Perhaps his best-known credit was his collaboration with Ford on the John Wayne classic The Quiet Man (1952), the tale of a boxer returning to his native village and of his romance with a local girl played by Maureen O'Hara. The film helped create a sentimental image and international affection for rural Irish life that contributed hugely to building tourism in the west of Ireland.
Also at this period Killanin wrote a biography of the 18th-century portrait painter and court artist to King George I, Sir Godfrey Kneller (Sir Godfrey Kneller and His Times 1646-1723, 1948). He later published The Shell Guide to Ireland (1975) with Professor Michael Duignan, and My Ireland (1987).

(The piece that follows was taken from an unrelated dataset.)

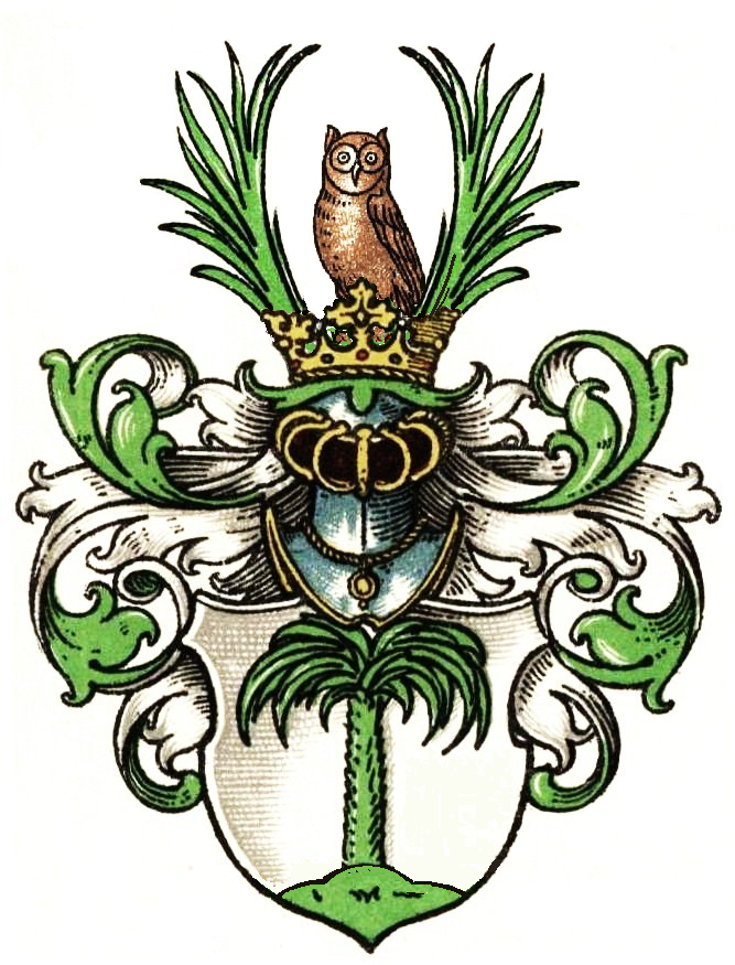 Stammwappen der (Herren von) Palm. Reichsritterstand mit „Edler von“ und Wappenbesserung (roter Balken mit dem Buchstaben I (= für Kaiser Joseph I., der 1711 den Adel verlieh) und der römischen Ziffer I (= ebenfalls für Kaiser Joseph I.) Wien 13. Februar 1711.

His role as a sports administrator began in 1950 when he was appointed President of the Olympic Council of Ireland, joining the International Olympic Committee (IOC) in 1952. He assumed the presidency of the body in succession to the formidable American Avery Brundage in 1972, immediately after the Munich tragedy, and held the post until 1980.
His IOC period witnessed the expulsion of the Austrian skier Karl Schranz in 1972, and the exclusion of the team from Ian Smith's Rhodesia when faced with a boycott by black African states. The 1976 games in Montreal saw an African and Asian boycott in opposition to the participation of New Zealand, which had maintained rugby contacts with South Africa during the apartheid regime.

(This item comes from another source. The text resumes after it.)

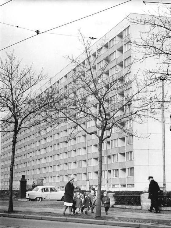 Leipzig, Johannisplatz, Neubauten, Wohnblock Zentralbild Koch 26.2.1966 Mit jedem Neubau verjüngt sich die alte Messe- und Handelsmetropole Leipzig. Unser Foto zeigt Neubauten am Leipziger Johannisplatz.
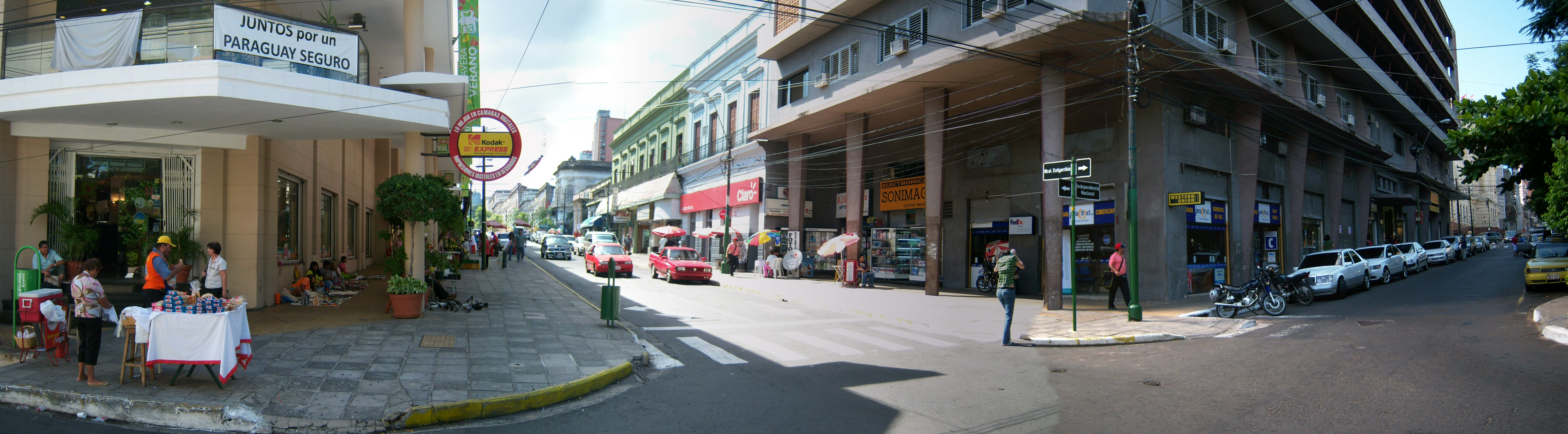 Calle Palma en Asunción.

Killanin further managed to uphold the Olympic spirit amid the fierce strains imposed by the American and British government opposition to the Moscow Games in 1980, in the aftermath of the Russian invasion of Afghanistan in December 1979. It was his greatest battle, prevailing perhaps against the odds in protecting the games against the joint efforts of President Jimmy Carter and Margaret Thatcher.

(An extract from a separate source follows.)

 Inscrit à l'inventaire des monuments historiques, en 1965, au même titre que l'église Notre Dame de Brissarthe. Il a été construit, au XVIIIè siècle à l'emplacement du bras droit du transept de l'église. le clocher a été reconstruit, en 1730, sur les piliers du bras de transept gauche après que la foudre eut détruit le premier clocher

By the time of his retirement he was already fearful of the danger to athletics from the rising use of performance-enhancing drugs, initially in the Eastern bloc but soon a global problem. He wrote about this and other dilemmas in his autobiography, My Olympic Years (1983).
In his latter years he was a familiar sight at Irish annual general meetings, a genial, white-haired, dapper gentleman representing patrician "auld decency" amid the claret and cigars atmosphere of the blue-chip boardrooms where he held directorships. They included the brewers Beamish and Crawford, the tobacco manufacturers Gallahers, Lombard and Ulster Bank and Irish Shell.
In Ireland Killanin, a member of the Turf Club from 1971, also served on a variety of state bodies including a commission on thoroughbred horse breeding between 1982 and 1986. He chaired the Dublin Theatre Festival from 1958 to 1970, and Dublin's National Heritage Council from 1987. In 1950 he had been a founding member of the pioneering environmental group An Taisce which sustained a long defence of Georgian architecture against less than sensitive modern Dublin property development.
The honesty with which Michael Killanin carried out his sporting responsibilities was in marked contrast to the financial scandals that recently rocked the Olympic movement. The Irish sports minister Jim McDaid said, "His status and the world-wide esteem in which he was held in Olympic circles was a source of pride for all Irish people. He played a notable part in the development of Irish horse racing, and in particular his beloved Galway race festival."
Michael Morris, journalist, soldier, film producer and sports administrator: born London 30 July 1914; succeeded 1927 as third Baron Killanin; MBE 1945; TD 1945; President, Olympic Council of Ireland 1950-73; member, International Olympic Committee 1952-80, Vice-President 1968-72, President 1972-80; married 1945 Sheila Dunlop (three sons, one daughter); died Dublin 25 April 1999.